**Provided material:**
*** Begin section ***

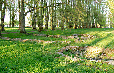 Fussingø ruin af borg fra omkring 1555, nedrevet i omkring 1790. Beliggende i Ålum Sogn , Purhus Kommune (Sønderlyng Herred, Viborg Amt, Denmark).
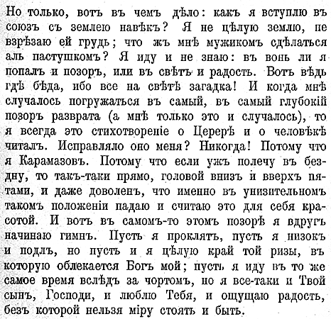 Fragment pierwszego wydania Braci Karamazow Fiodora Dostojewskiego, księga 3, rozdział 3;A paragraph from Book Three, Chapter Three of The Brothers Karamazov by Fyodor Dostoyevsky, original edition in "The Russian Messenger"
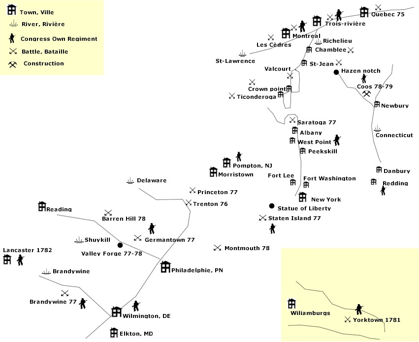 Carte schématique pour expliquer les déplacements d'un régiment. Cette carte n'est pas à l'échelle et n'est pas forcément exacte. Elle vient seulement illustrer un site autrement difficile à comprendre.
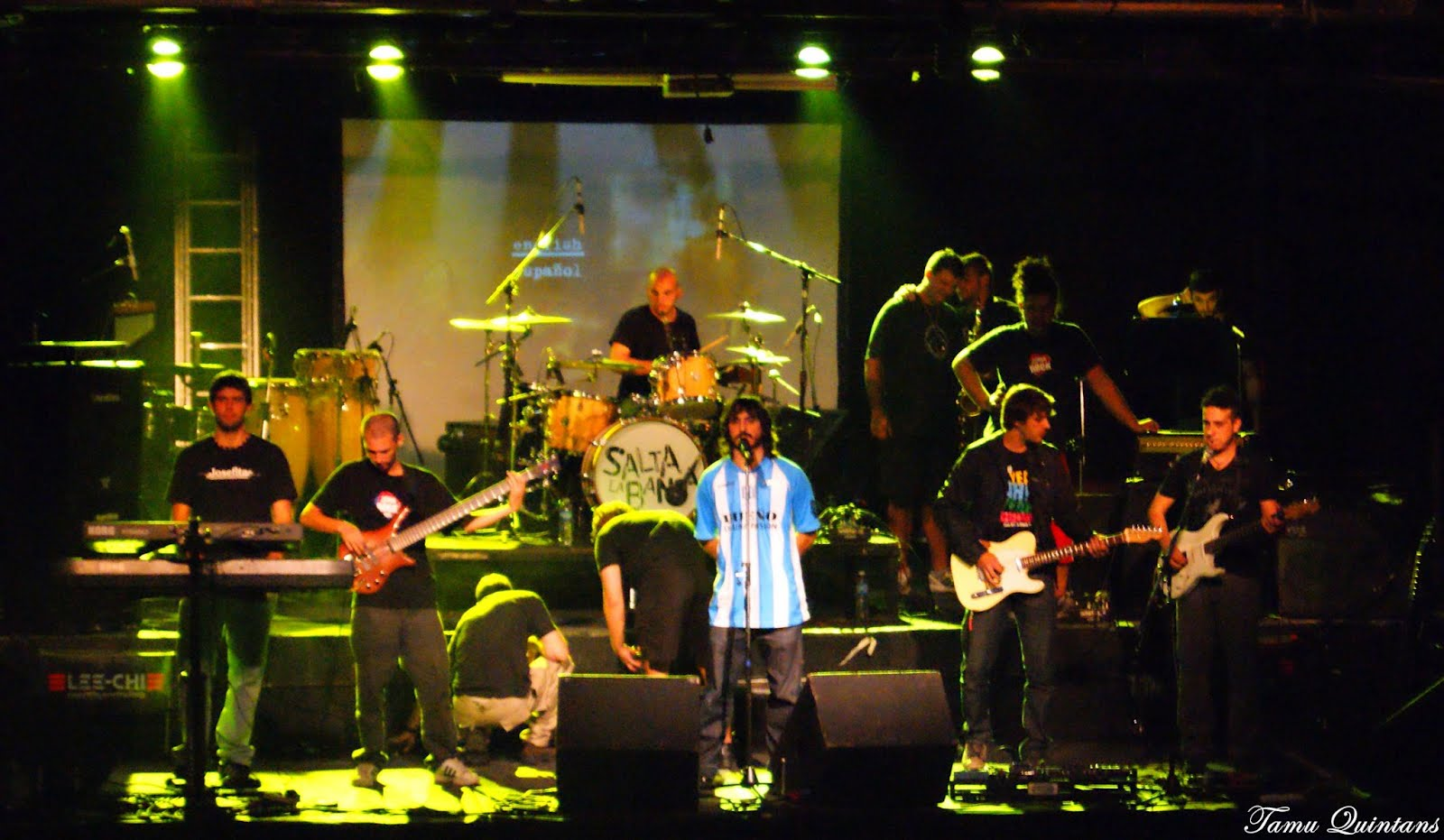 Salta la Banca

*** End section ***

**Exercise objective:**
Everything in the data except the pictures should be restated word for word.

**Response to the exercise:**
 Fussingø ruin af borg fra omkring 1555, nedrevet i omkring 1790. Beliggende i Ålum Sogn , Purhus Kommune (Sønderlyng Herred, Viborg Amt, Denmark).
 Fragment pierwszego wydania Braci Karamazow Fiodora Dostojewskiego, księga 3, rozdział 3;A paragraph from Book Three, Chapter Three of The Brothers Karamazov by Fyodor Dostoyevsky, original edition in "The Russian Messenger"
 Carte schématique pour expliquer les déplacements d'un régiment. Cette carte n'est pas à l'échelle et n'est pas forcément exacte. Elle vient seulement illustrer un site autrement difficile à comprendre.
 Salta la Banca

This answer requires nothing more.